> **Task statement**: Below are some records. Write out exactly their lines from the one with "sample: Cortical neurons" through the one with "sample: Lung epithelial", and leave the pictures behind.

> **Records for processing**:
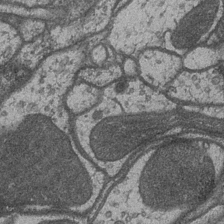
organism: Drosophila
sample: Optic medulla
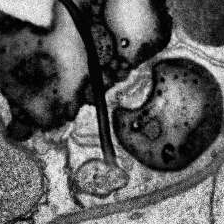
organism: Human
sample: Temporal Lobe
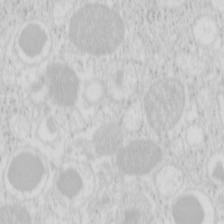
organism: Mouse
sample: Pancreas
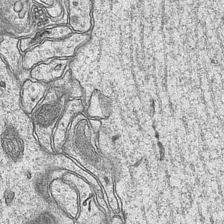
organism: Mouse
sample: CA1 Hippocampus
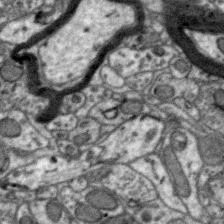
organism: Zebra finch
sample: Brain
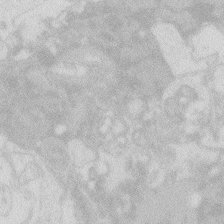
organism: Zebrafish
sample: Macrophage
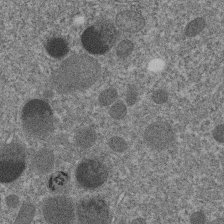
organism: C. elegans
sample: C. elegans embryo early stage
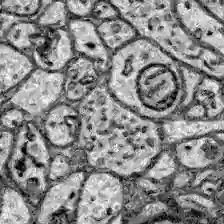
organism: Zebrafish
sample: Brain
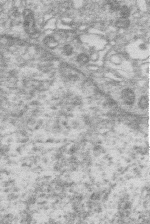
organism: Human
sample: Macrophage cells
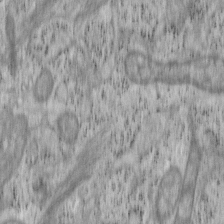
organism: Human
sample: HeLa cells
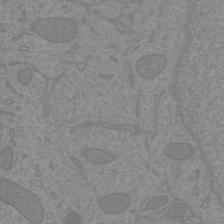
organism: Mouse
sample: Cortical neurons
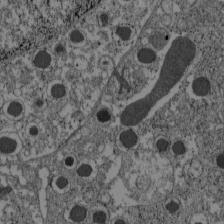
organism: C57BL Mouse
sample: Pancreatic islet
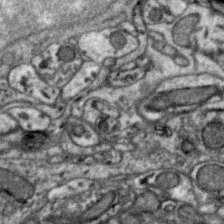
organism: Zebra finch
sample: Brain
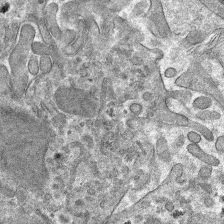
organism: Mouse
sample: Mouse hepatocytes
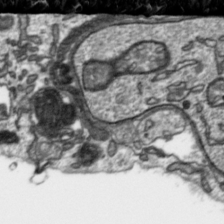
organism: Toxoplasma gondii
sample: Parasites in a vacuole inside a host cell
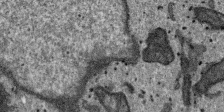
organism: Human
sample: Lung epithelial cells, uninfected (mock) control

==

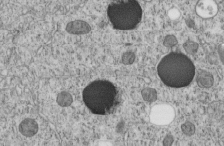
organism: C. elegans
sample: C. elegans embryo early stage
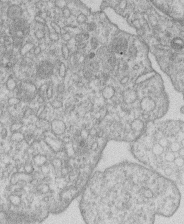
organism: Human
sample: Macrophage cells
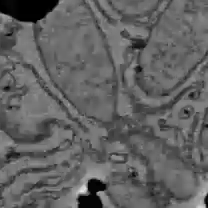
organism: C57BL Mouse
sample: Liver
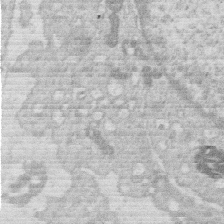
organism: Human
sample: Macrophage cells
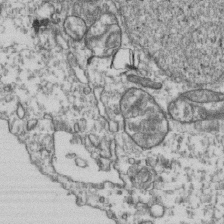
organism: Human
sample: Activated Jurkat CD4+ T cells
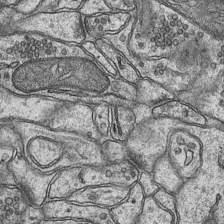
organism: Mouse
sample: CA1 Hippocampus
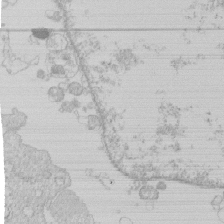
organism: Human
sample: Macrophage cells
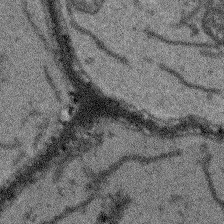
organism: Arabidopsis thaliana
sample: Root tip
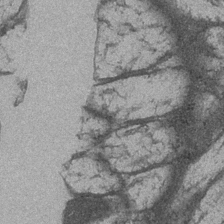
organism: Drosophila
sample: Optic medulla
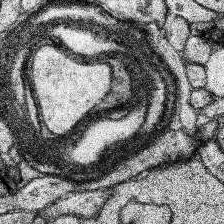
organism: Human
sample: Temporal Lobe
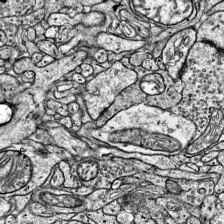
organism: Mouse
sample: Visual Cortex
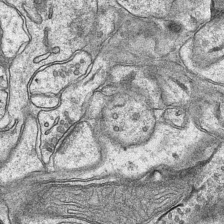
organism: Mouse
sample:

> **Your response**:
sample: Cortical neurons
organism: C57BL Mouse
sample: Pancreatic islet
organism: Zebra finch
sample: Brain
organism: Mouse
sample: Mouse hepatocytes
organism: Toxoplasma gondii
sample: Parasites in a vacuole inside a host cell
organism: Human
sample: Lung epithelial cells, uninfected (mock) control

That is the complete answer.